Rural students: overlooked before RSBSP

An estimate of over 9.3 million, or one in five students, attend a rural school in the United States. Unfortunately, many of those same rural students lack proper access to adequate quality learning materials and instruction (beginning in preschool), medical care, mental health care, and other services. As a result, rural students are often known as “high-risk children.”

Over the years, rural communities have been teaming up with school systems to integrate local healthcare and social service programs. The following are a few types of school-based models that exist for the needs of rural children.

School-linked services

In this model, the school connects rural students and their families to different community organizations with which school administrators have created partnerships. Schools expect that linking the rural community with proper resources will, in turn, increase access to health and social services.

The most common ways to integrate school-linked services are creating mobile units to regularly visit the school, creating a collaboration between the school and services available in the community, and offering referrals so rural families can access the services they need.

School-based health centers

This model aims to improve the health of rural students and their families. School-based health centers provide primary healthcare on-site/on school grounds. Many rural students and their families rely on these health centers for primary care, immunizations, dental care, health screenings, and health-based education.

Creating and implementing school-based health centers have resulted in positive educational outcomes (increased school performance) and improved health outcomes (lowered asthma morbidity, increased contraceptive use, etc.). Approximately 20% of these health centers obtain funding through the Health Resources & Services Administration (HRSA) Health Center Program.

Whole School, Whole Community, Whole Child

This model stems from the Centers for Disease Control and Prevention (CDC), and some rural schools have already started putting this program into practice. Whole School, Whole Community, Whole Child (WSCC) exists so that children can grow and develop as healthy as possible, and its goal is to empower students so that they are safe, engaged, supported, challenged, and healthy.

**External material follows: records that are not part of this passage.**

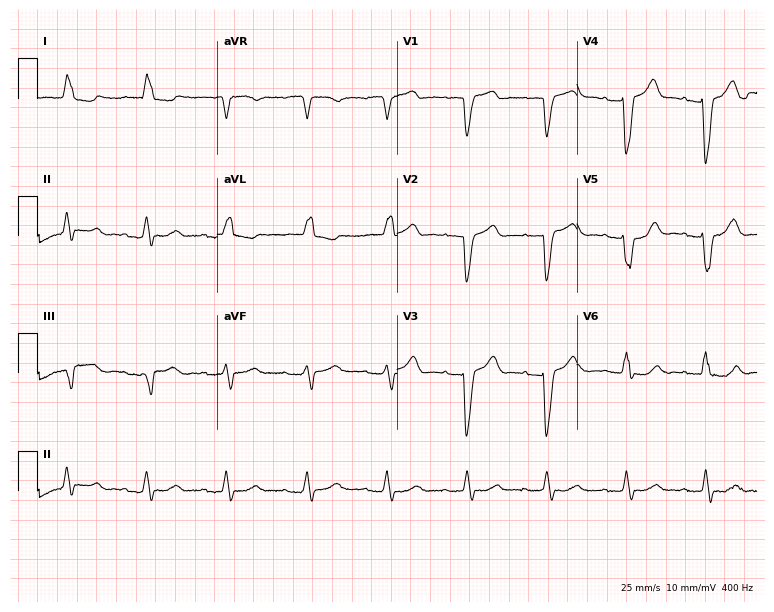
12-lead ECG from an 84-year-old man. Findings include first-degree AV block, left bundle branch block.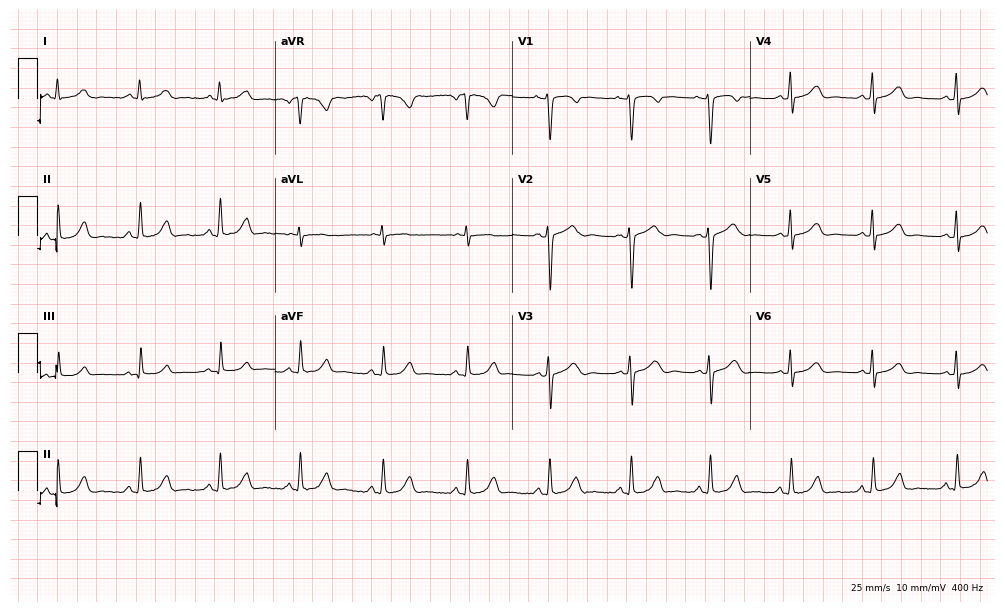
Resting 12-lead electrocardiogram (9.7-second recording at 400 Hz). Patient: a 38-year-old woman. Read as a normal ECG.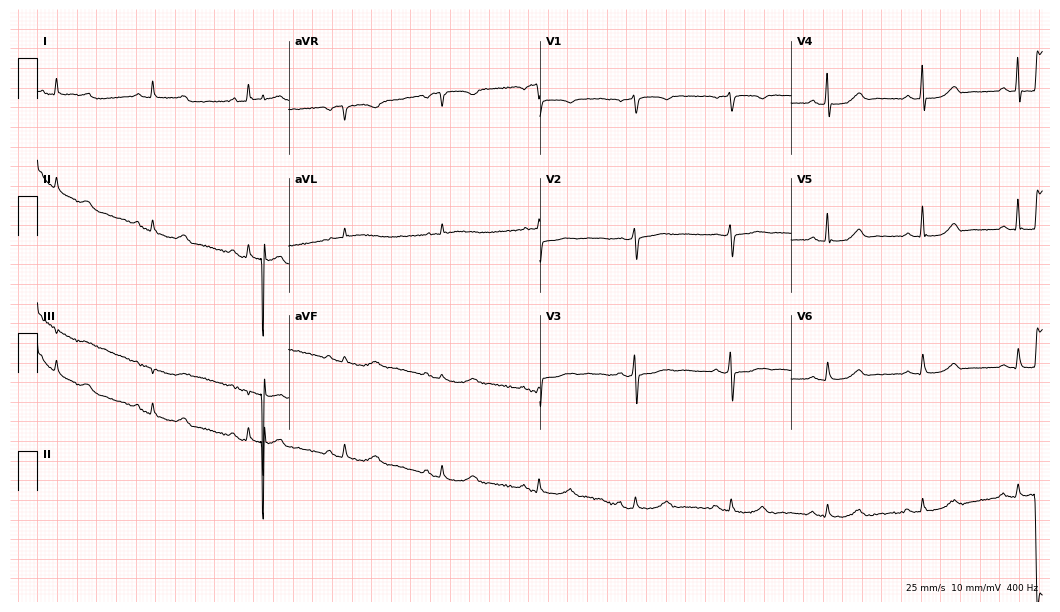
12-lead ECG (10.2-second recording at 400 Hz) from a 70-year-old woman. Screened for six findings — first-degree AV block, right bundle branch block, left bundle branch block, sinus bradycardia, atrial fibrillation, sinus tachycardia — none is recorded.

The WSCC model has ten different components involved to achieve its goal. These components include physical activity, nutritional services, health education, health services, emotional climate, physical environment, psychological services, employee wellness, community involvement, and family engagement. Overall, the WSCC model helps improve learning and health.

Conclusion

When school faculty, parents, students, and community members work together, essential services such as the RSBSP are created to ensure equal access and equal opportunity for all children, including those in rural areas.